Posted by: Florida | Friday, October 10, 2008 at 02:13 PM
Florida,
The NY Post, NBC isn't part of the media in your world?
"Complete fabrication" that Obama talked to Iraqi Foreign Minister Hoshyar Zebari and asked that the US forces not be withdrawled until after President George W. Bush leaves office?
http://www.hawaiifreepress.com/main/ArticlesMain/tabid/56/articleType/ArticleView/articleId/68/Obama-tries-to-stall-Iraq-withdrawal.aspx
"The Obama campaign response to the allegations emanating from the Iraqi governments and US general staff is portrayed in the few media outlets actually covering the story as a flat denial. But in its response, Obama’s campaign admits he had told the Iraqis that they should not rush through a “Strategic Framework Agreement” governing the future of US forces until after President George W. Bush leaves office, she said. That is a confirmation of Taheri’s column, not a denial.

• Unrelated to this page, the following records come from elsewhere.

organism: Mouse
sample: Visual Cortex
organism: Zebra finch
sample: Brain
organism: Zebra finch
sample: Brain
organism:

As Taheri explains in a second column September 17: “The Obama campaign has objected. While its statement says my article was “filled with distortions,” the rebuttal actually centers on a technical point: the differences between two Iraqi-US accords under negotiation - the Status of Forces Agreement (SOFA, to set rules governing US military personnel in Iraq) and the Strategic Framework Agreement (SFA, to settle the legal basis for the US military presence in Iraq in the months and years ahead)…."

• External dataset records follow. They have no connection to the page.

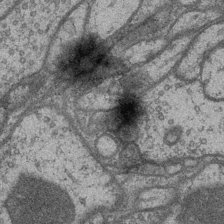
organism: Drosophila
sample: Optic medulla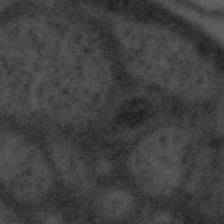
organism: Tuwongella immobilis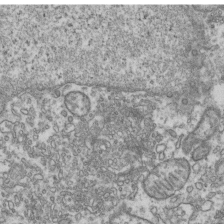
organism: Human
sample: Activated Jurkat CD4+ T cells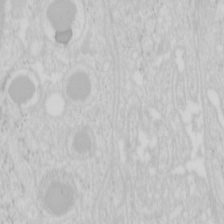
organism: Mouse
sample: Pancreas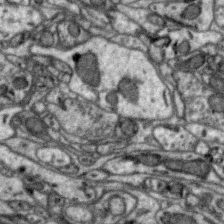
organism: Zebra finch
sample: Brain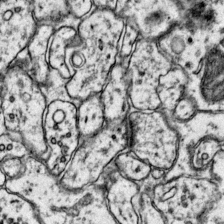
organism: Mouse
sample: Primary visual cortex

Here is how NBC reported Obama’s position on June 16, after his conversation in the US with Iraqi Foreign Minister Hoshyar Zebari: “Obama also told Zebari, he said, that Congress should be involved in any negotiations regarding a Status of Forces Agreement with Iraq. He suggested it may be better to wait until the next administration to negotiate such an agreement.”

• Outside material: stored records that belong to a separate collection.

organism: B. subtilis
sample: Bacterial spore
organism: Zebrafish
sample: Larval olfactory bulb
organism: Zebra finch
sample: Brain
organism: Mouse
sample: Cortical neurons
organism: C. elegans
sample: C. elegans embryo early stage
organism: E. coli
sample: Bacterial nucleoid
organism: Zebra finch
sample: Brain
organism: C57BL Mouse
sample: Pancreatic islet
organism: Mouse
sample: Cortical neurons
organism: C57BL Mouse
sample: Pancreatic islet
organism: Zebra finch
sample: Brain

"In other words, Obama wanted a delay on the Status of Forces Agreement, not on the Strategic Framework Agreement - as his rebuttal now claims.
The NBC report continues: “Asked by NBC’s Lee Cowan if a timetable for the Status of Forces Agreement was discussed, Obama said, ‘Well he, the foreign minister, had presented a letter requesting an extension of the UN resolution until the end of this year. So that’ s a six-month extension.’”
That Obama was aware that the two accords couldn’t be separated is clear in his June 16 words to NBC: “Obviously, we can’t have US forces operating on the ground in Iraq without some sort of agreement, either a further extension of the UN resolution or some sort of Status of Forces agreement, some strategic framework agreement. As I said before, my concern is that the Bush administration -- in a weakened state politically -- ends up trying to rush an agreement that in some ways might be binding to the next administration, whether it was my administration or Sen. McCain’s administration."
Just because you saw it on the internet doesn't make it false either. Grow up.
Posted by: Lands’nGrooves | Friday, October 10, 2008 at 02:43 PM
Hawaii Free Press? Sorry, never heard of it. Reads like our local "Independent News."
Actually, I was almost with you until the "grow up" comment. If you want to do the schoolyard name calling thing then I invite you to go f**k yourself.